Distraction can be a wonderful thing. Use your brain to stay active. Read, do a puzzle, download a word search app, write something, do a crossword puzzle, etc. Now might be the perfect time for you to learn something new. I love learning new things and am most content when I have some goals to work on.
Take care of something
I’m not saying you should adopt a pet out of boredom. That’s a really bad idea. BUT there are other living things you can take care of like plants. Having plants in the house clears the air and just makes things more pleasant. Get one. Or two. Talk to them. Water them. Name them. Take care of them.

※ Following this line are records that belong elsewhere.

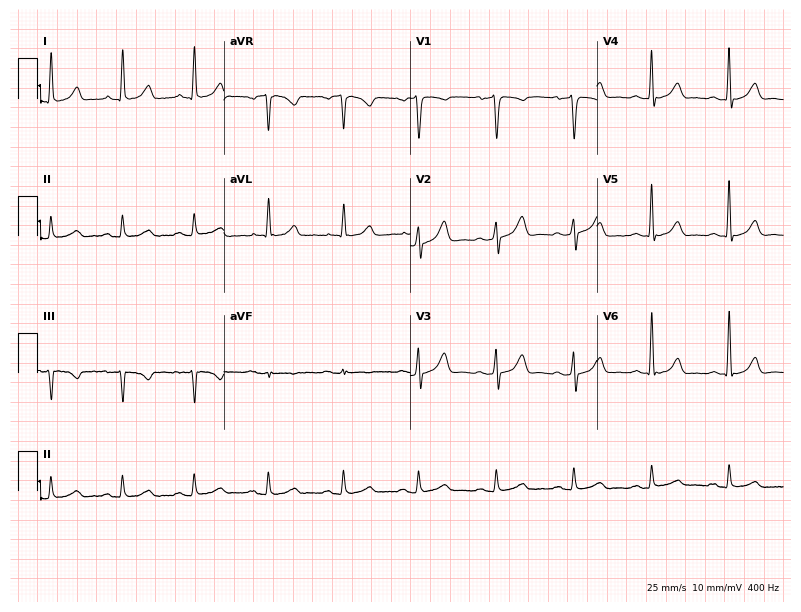
ECG — a male patient, 45 years old. Labelled as a normal ECG.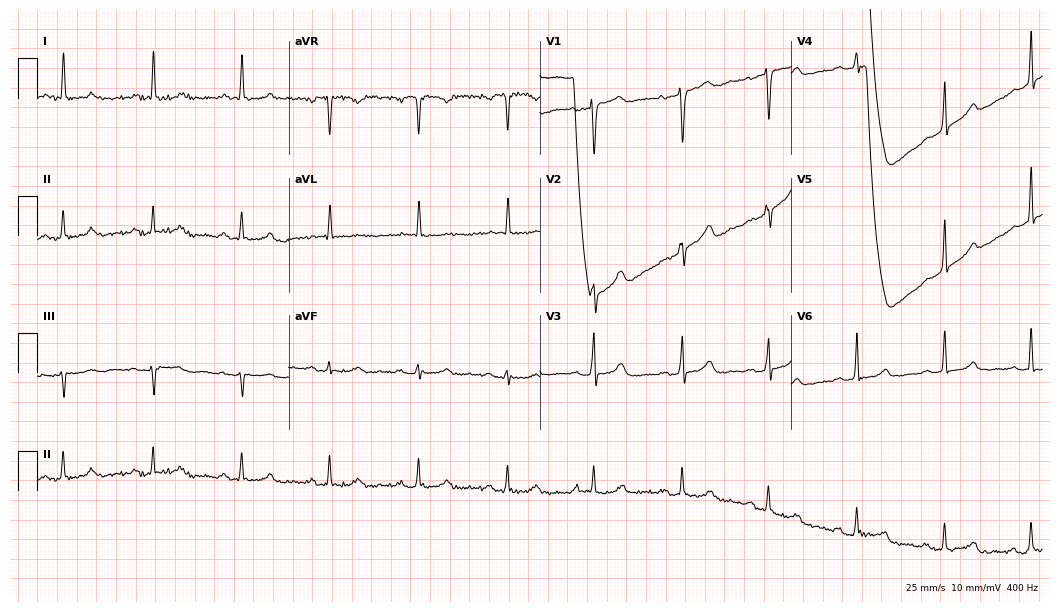
Standard 12-lead ECG recorded from a woman, 72 years old. None of these six findings is recorded: first-degree AV block, right bundle branch block (RBBB), left bundle branch block (LBBB), sinus bradycardia, atrial fibrillation (AF), sinus tachycardia.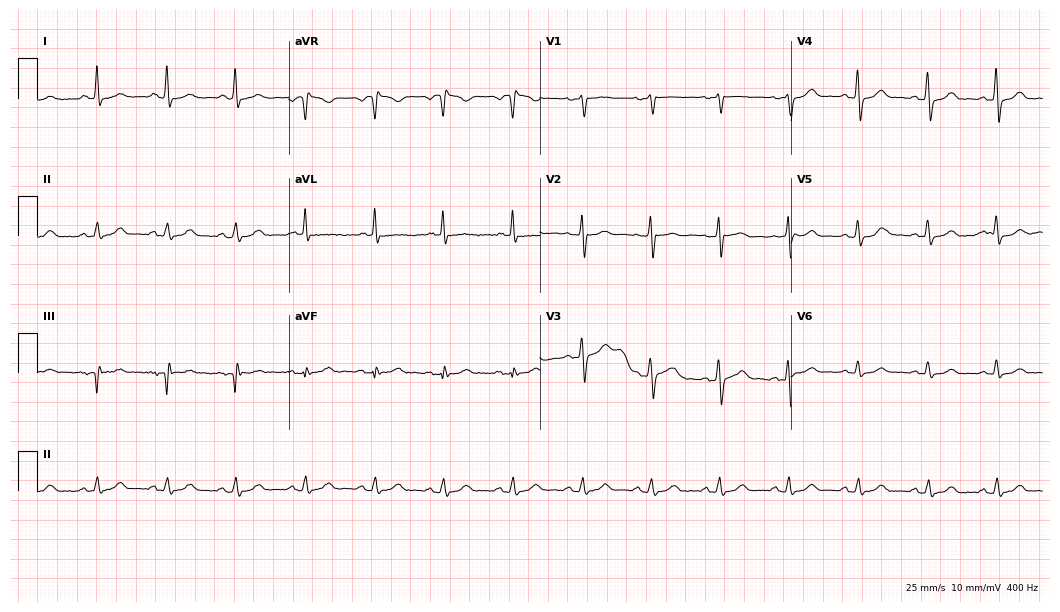
Resting 12-lead electrocardiogram (10.2-second recording at 400 Hz). Patient: a female, 56 years old. None of these six findings is recorded: first-degree AV block, right bundle branch block, left bundle branch block, sinus bradycardia, atrial fibrillation, sinus tachycardia.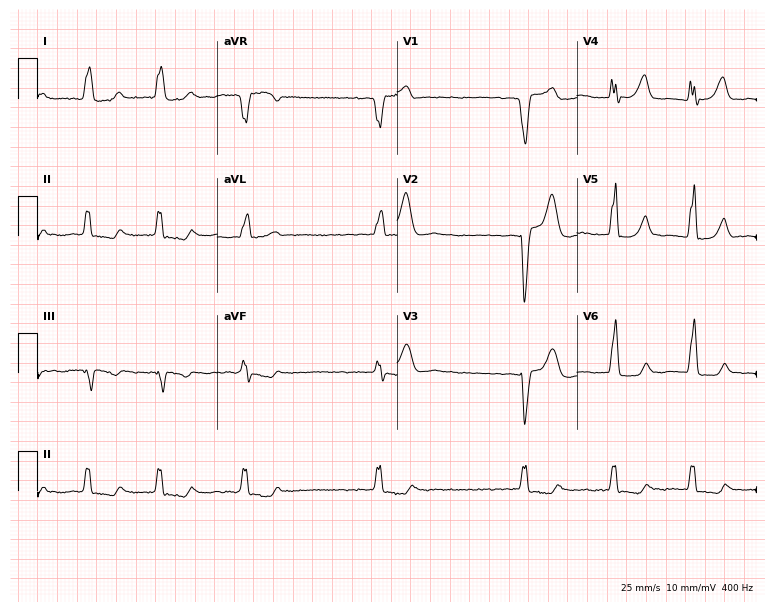
12-lead ECG from a 62-year-old female patient. Findings include atrial fibrillation.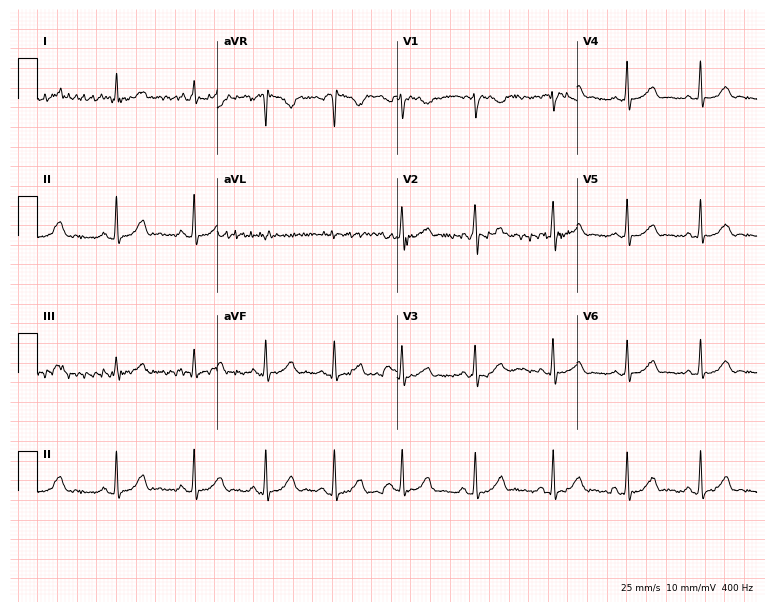
ECG — a 21-year-old female patient. Labelled as a normal ECG.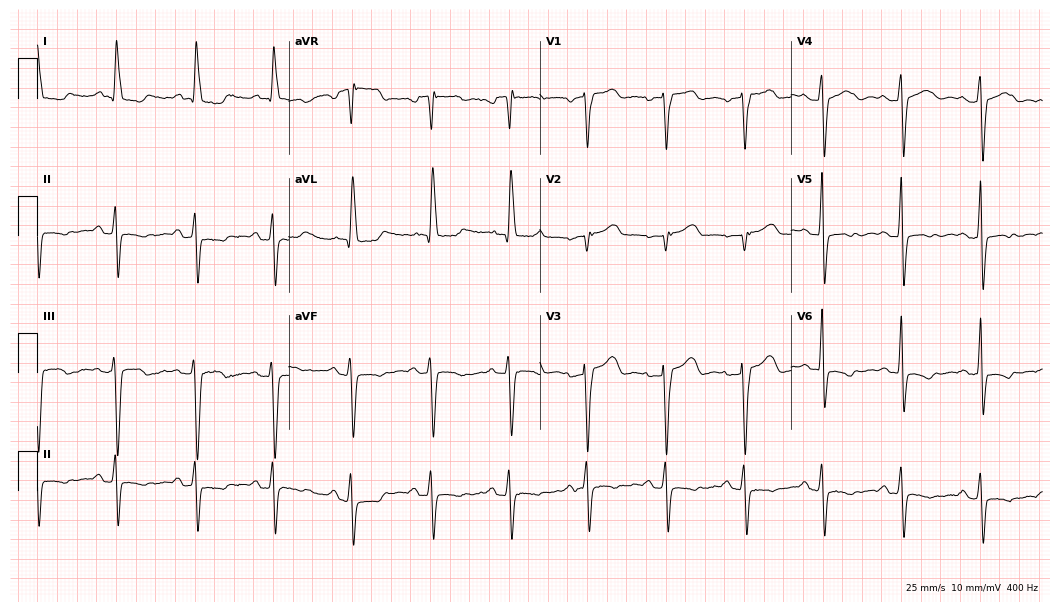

Check in on your friends and family. Even in a world of texting and messaging, phones still work. Call them. Voice to voice conversations are so much more meaningful than a text.
Self-care and Self-soothe
Learn the difference between self-care and self-soothe. Self-care is things that help the future you like exercising, eating healthy foods, taking a break from your phone, paying your bills on time, cleaning your house, etc. Self-soothe is when we comfort ourselves in the present moment like watching a Hallmark movie, taking a bubble bath, getting a manicure, etc. Self-soothing makes us feel better while self-care really is better for us. You have to learn the balance.
We may call it self-care when we binge watch shows while drinking boxed wine and eating cupcakes, but we know that’s really not helping our future self, it’s making our current self feel better (temporarily). Yes, there are times when we NEED to self-soothe, but they have to be balanced with things that really are better for us mentally, physically, and emotionally.
As with most things in life YOU have to decide how much YOU can change and control about a situation. If you can’t control the outcome then you also have to find ways to cope with what’s going on.